Italian businessman, politician and academic (born 26 January 1947)

Alberto Clò (born 26 January 1947) is an Italian businessman, politician and academic. He served as minister of industry from 1995 to 1996. He was also director of the Italian company Eni SpA.

==Early life and education==
Clò was born in 1947. He holds a political sciences degree from the University of Bologna.

==Career==
Clò worked as a full professor of applied economics at the department of economics at the University of Bologna where he was promoted to the rank of associate professor of industrial economy in 1987. In 1980, he founded and edited a magazine entitled Energia. He served as minister of industry from 17 January 1995 to 16 May 1996, and acting interim minister of foreign trade in the cabinet led by Prime Minister Lamberto Dini. In addition, Clò was the president of the council of industry and energy ministers of the European Union during the six-month Italian presidency in the same period.

Clò was the director of Eni SpA since June 1999 and also former director of various other firms including Atlantia SpA, Italcementi SpA, De Longhi SpA and IREN SpA. In April 2012, Clò was appointed the Advanced Capital's special advisor for investments in the energy sector.
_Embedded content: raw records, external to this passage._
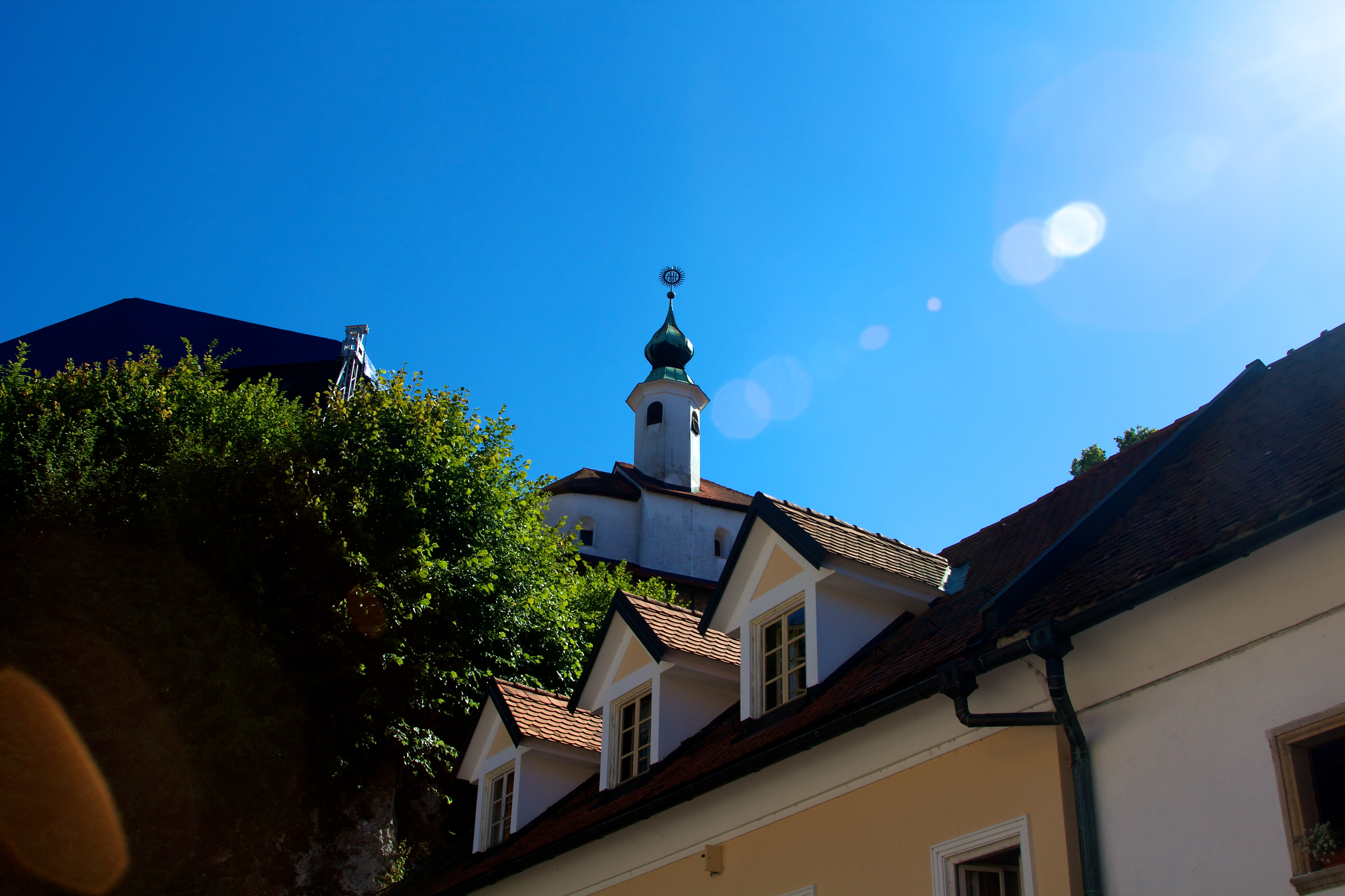 Kamnik 007
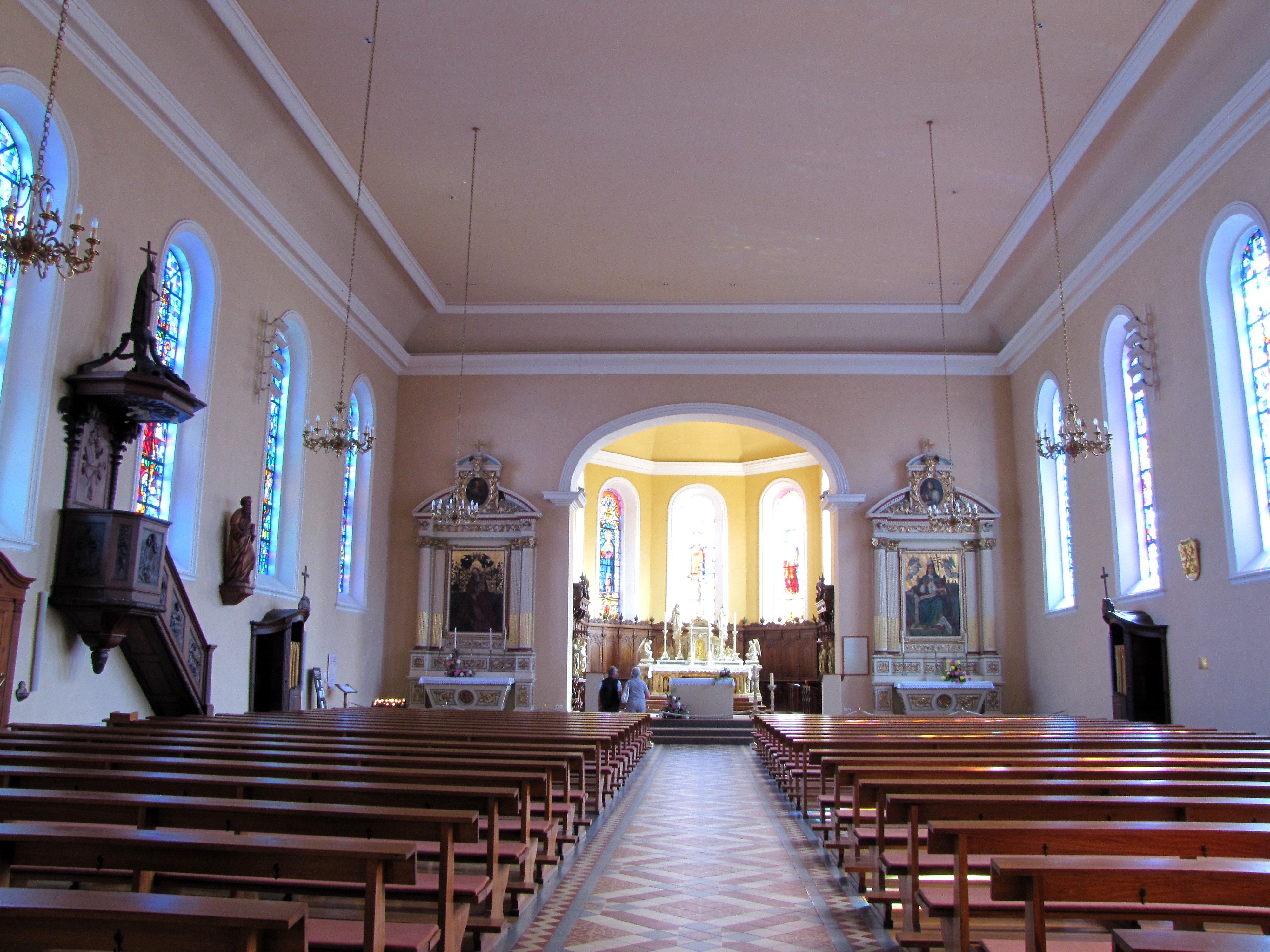 Alsace, Haut-Rhin, Église Saints-Pierre-et-Paul (XIIIe-XIXe) d'Eguisheim (PA00085415, IA68000505): Vue intérieure de la nef vers le chœur.
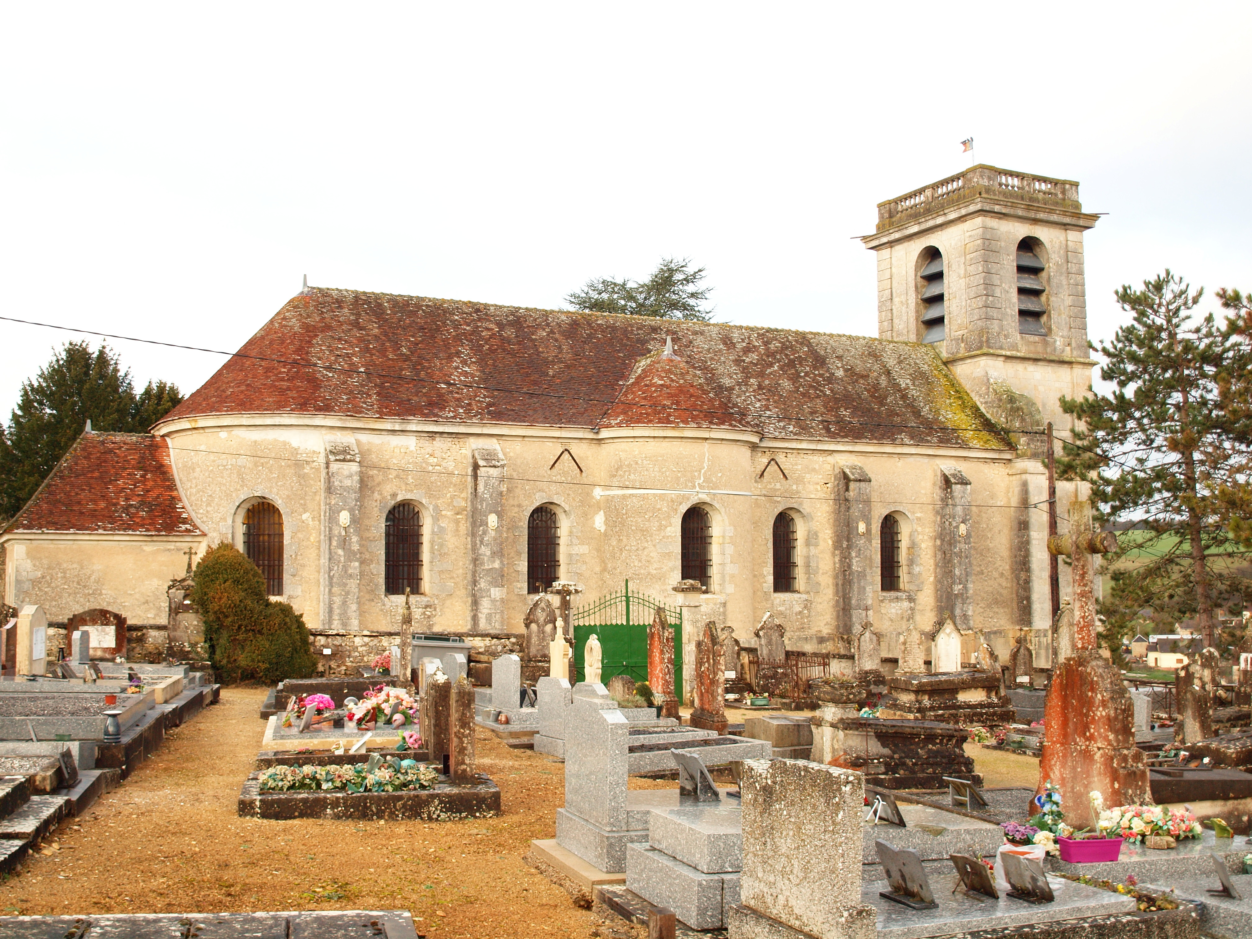 Andryes (Yonne, France) ; église
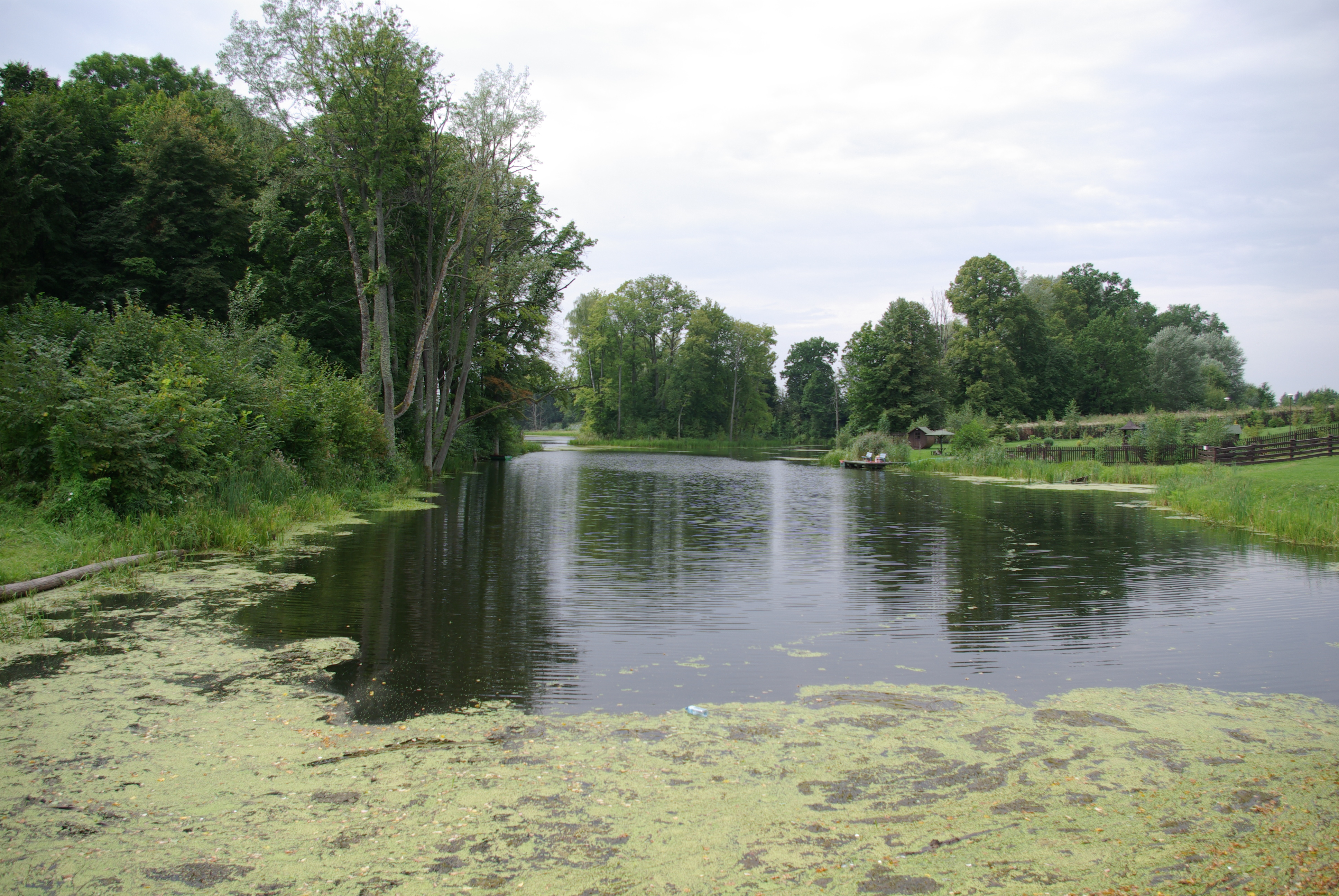 Ołownik
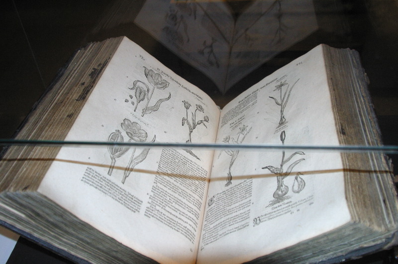 Medisinsk urt: Simon Paulis urtebok.
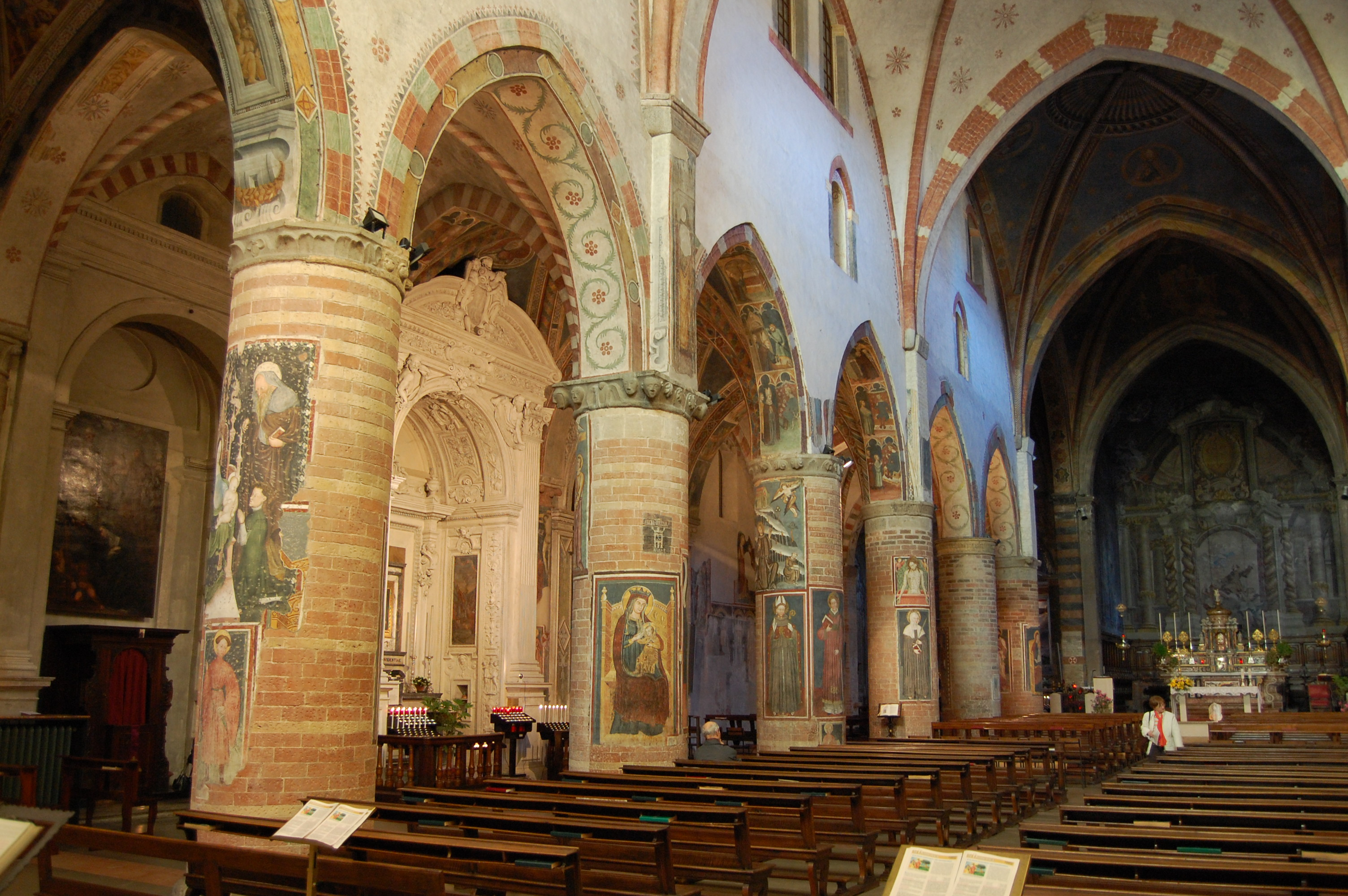 Interno della Chiesa di San Francesco, Lodi

In 2013, he was named independent director of the Snam SpA.

==Works==
- "Oil Economics and Policy" (2000)
- "Economia e politica del petrolio" (2002)
- "Lezioni di economia industriale" (2003)
- "Il rebus energetico" (2008)
- "Appunti di economia industriale" (2009)
- "Si fa presto a dire nucleare" (2010)
- "Appunti di economia delle public utilities" (2012)
- "Energia e clima. L'altra faccia della medaglia" (2017)
- "Il ricatto del gas russo. Ragioni e responsabilità" (2022)

=== Translated works ===
- Hans H. Landsberg (1986). "Vivere con l'incertezza. Il problema dell'energia nel mondo contemporaneo."

==Awards==
Clò has been awarded Cavaliere di Gran Croce (Knight of Great Cross) of the Republic of Italy in 1996.